The Florida-based Aliya Growth Fund claims that the Lehners failed to disclose two dozen loans totaling $21 million at the time of their loan application with the firm. The loan amounts ranged between $24,339 and $3.6 million.

“To induce AGF to make the AGF Loan, Defendant made several material representations to AGF, which have since been determined to be false and fraudulent,” Aliya’s lawyers wrote in the court filing.

AGF is also seeking a monetary settlement tied to repayment of legal fees with interest in addition to full repayment of their loan to the Lehners.

In a separate court filing, American Express is seeking full repayment of more than $95,000 in charges made by the Lehners.

American Express claims the Lehners made 13 charges totaling $95,319.96 after the couple hired a bankruptcy lawyer on Dec. 7.
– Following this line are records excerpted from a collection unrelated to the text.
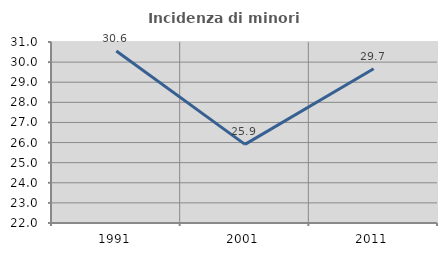
| Category | Incidenza di minori stranieri |
|---|---|
| 1991.0 | 30.556 |
| 2001.0 | 25.911 |
| 2011.0 | 29.667 |
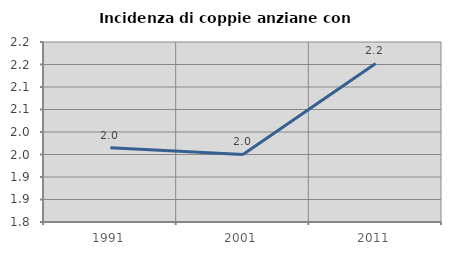
| Category | Incidenza di coppie anziane con figli |
|---|---|
| 1991.0 | 1.965 |
| 2001.0 | 1.95 |
| 2011.0 | 2.152 |

Those expenses included five charges totaling $45,406.25 at Las Vegas-based Aquatic Treasures, $15,029 at Top Shelf Aquatics in Florida and three charges totaling $11,490 at Farmer Direct Meats in Canada.

Because the charges were said to be made after the Lehners hired legal help tied to bankruptcy proceedings, American Express is requesting that the amount owed is not discharged during court proceedings.

“The Defendants incurred a portion of the balance of the Account in the amount of $95,319.96 through false pretenses, a false representation, or actual fraud,” American Express’ lawyers wrote in the court filing.